Source data:
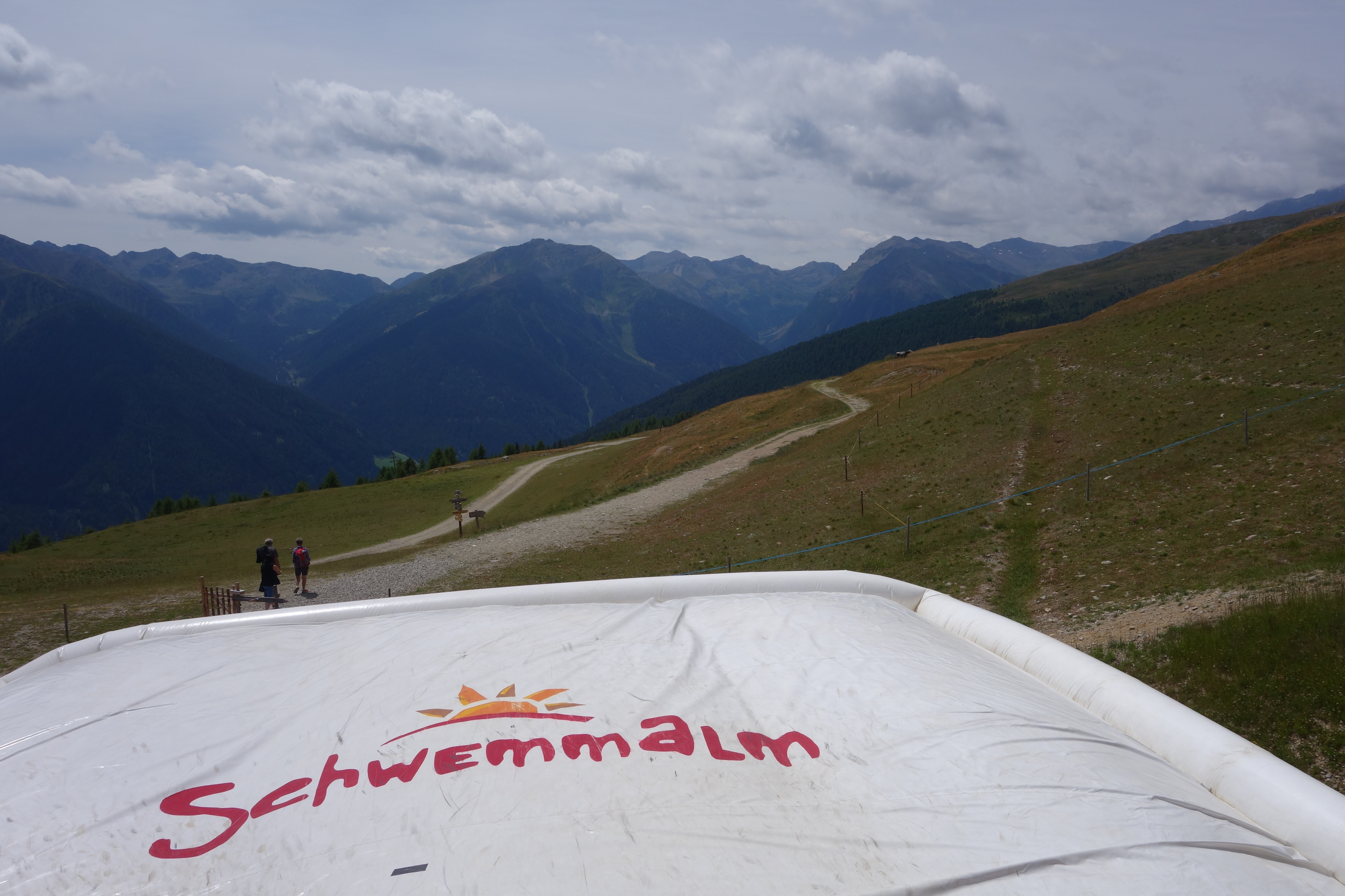 Schwemmalm im Sommer. Blick von der Bergstation
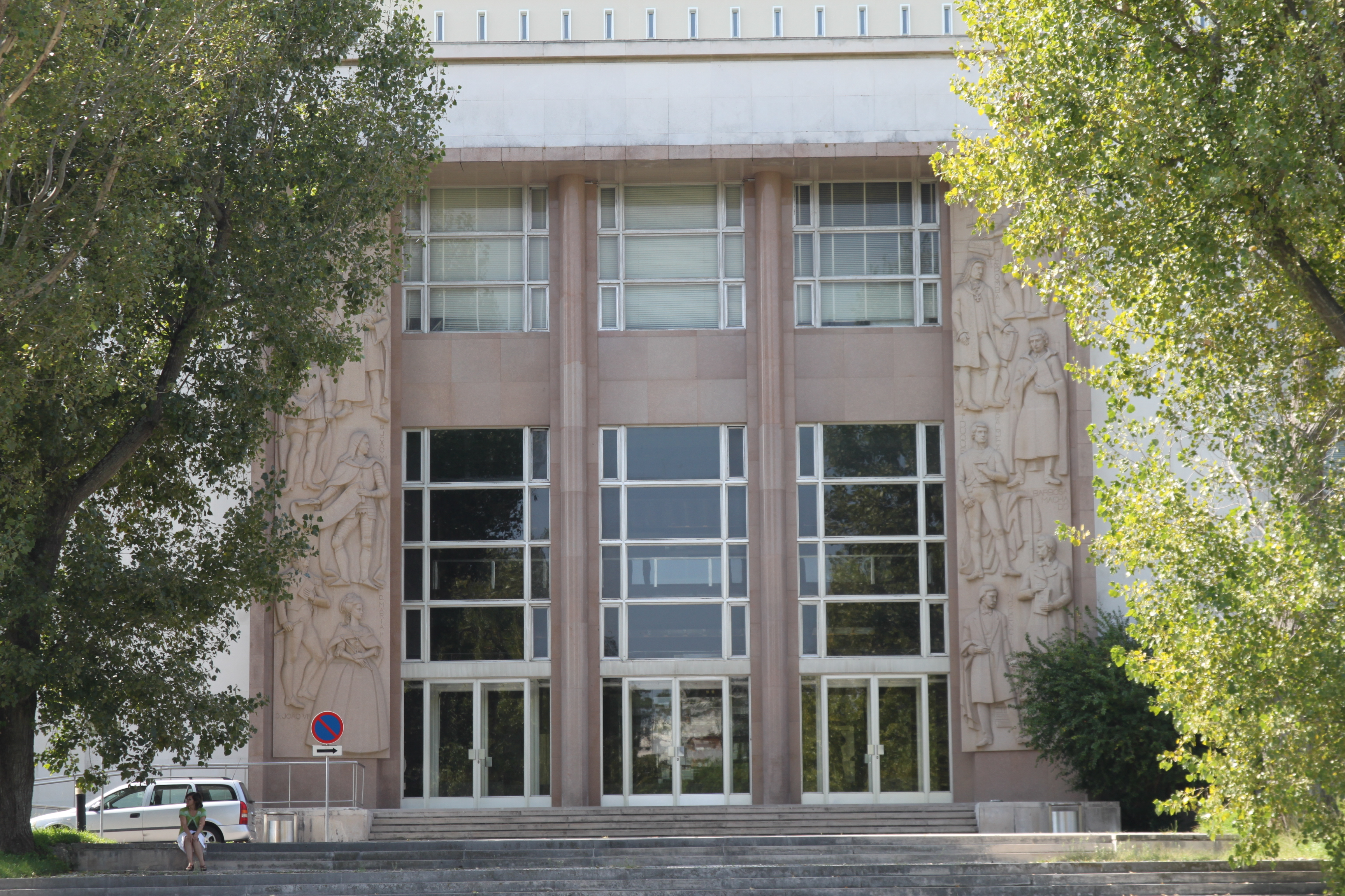 Biblioteca Nacional de Portugal e jardins envolventes, incluindo o património integrado This file was uploaded for Wiki Loves Monuments in Portugal with the unique identifier 7389721.
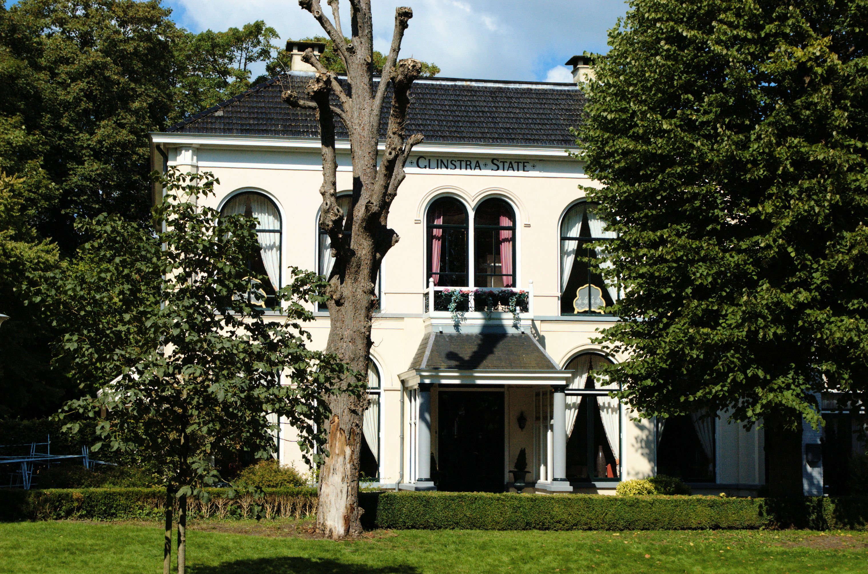 Glinstra-State in Burgum
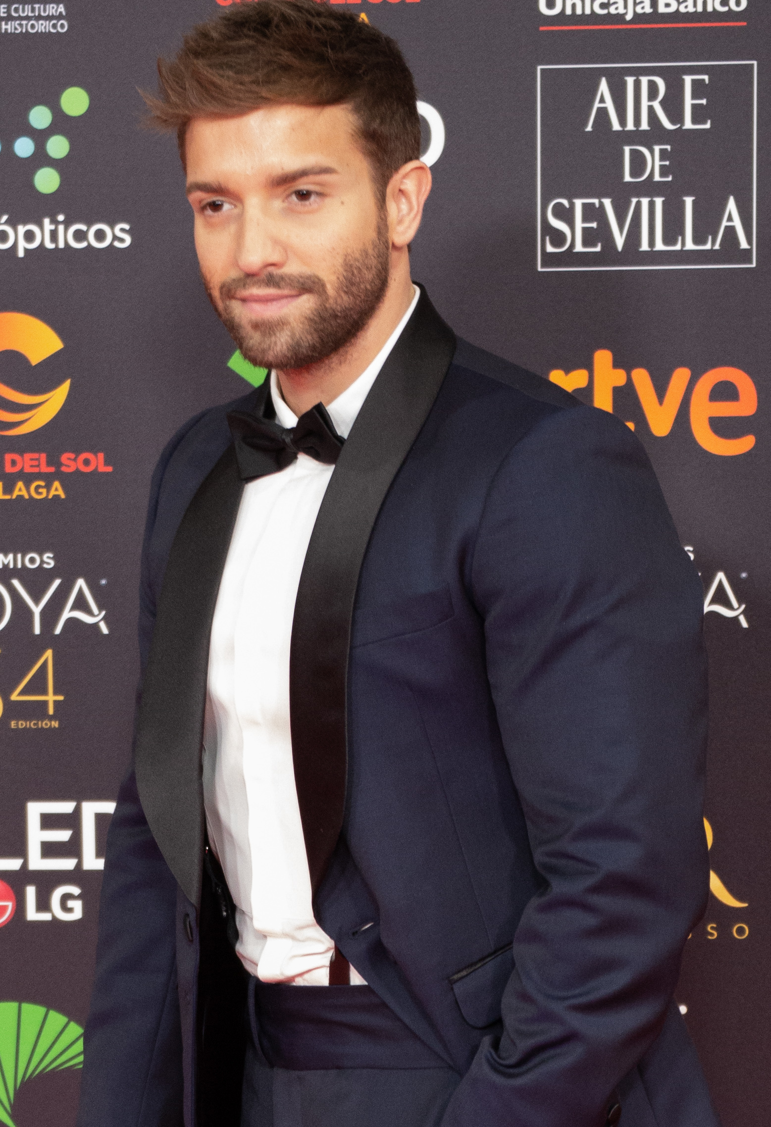 Pablo Alborán en la alfombra roja de la ceremonia de entrega de los Premios Goya 2020 celebrada en Málaga
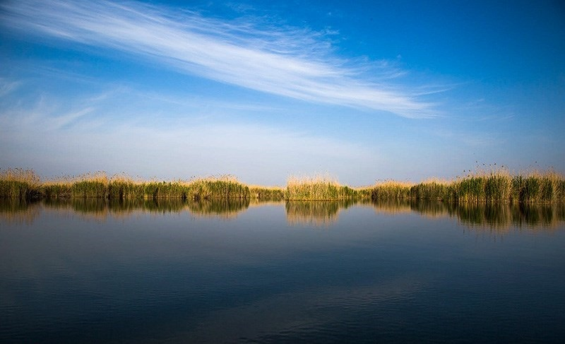 تالاب هورالعظیم
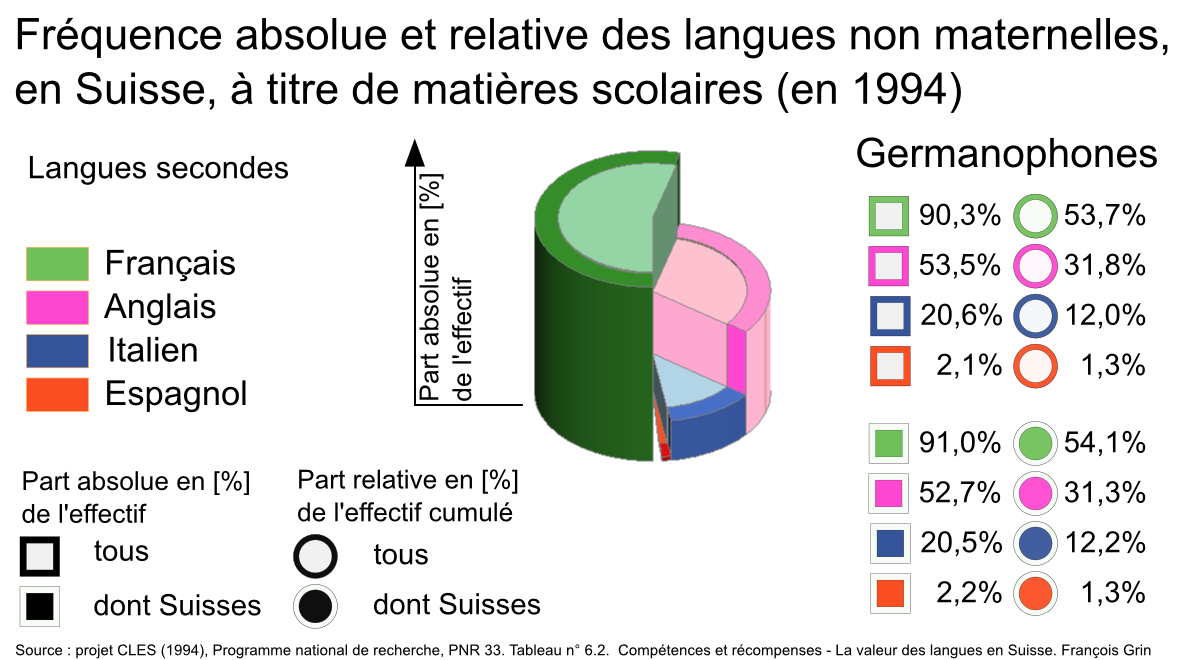 Fréquence absolue et relative des langues non maternelles, en Suisse, à titre de matières scolaires (en 1994). Pour les germanophones. Graphique réalisé sur la base du tableau n° 6.2, p. 110 du livre Compétences et récompenses - La valeur des langues en Suisse de François Grin, Éditions universitaires Fribourg, Suisse, 1999 (ISBN 2-8271-0843-7)
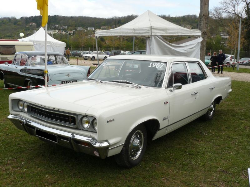 Mantes la Jolie 2012
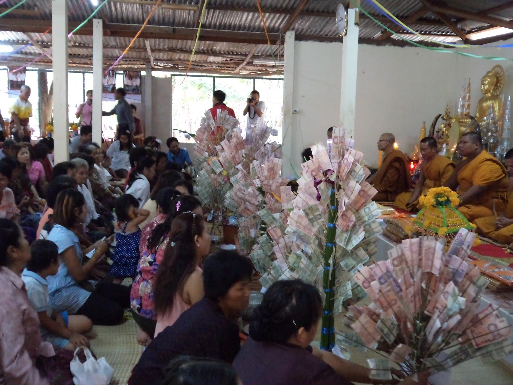 ชาวบ้านบ้านหนองอุ่มและผู้มิจิตศรัทธาร่วมกันทอดกฐินสำนักสงฆ์ป่าเลไลยก์

** EXERCISE INSTRUCTIONS **
When you transcribe the entries above, begin at their first line, end with the line containing "تالاب هورالعظیم", and copy each line exactly without any picture.

** SOLVED EXERCISE **
 Schwemmalm im Sommer. Blick von der Bergstation
 Biblioteca Nacional de Portugal e jardins envolventes, incluindo o património integrado This file was uploaded for Wiki Loves Monuments in Portugal with the unique identifier 7389721.
 Glinstra-State in Burgum
 Pablo Alborán en la alfombra roja de la ceremonia de entrega de los Premios Goya 2020 celebrada en Málaga
 تالاب هورالعظیم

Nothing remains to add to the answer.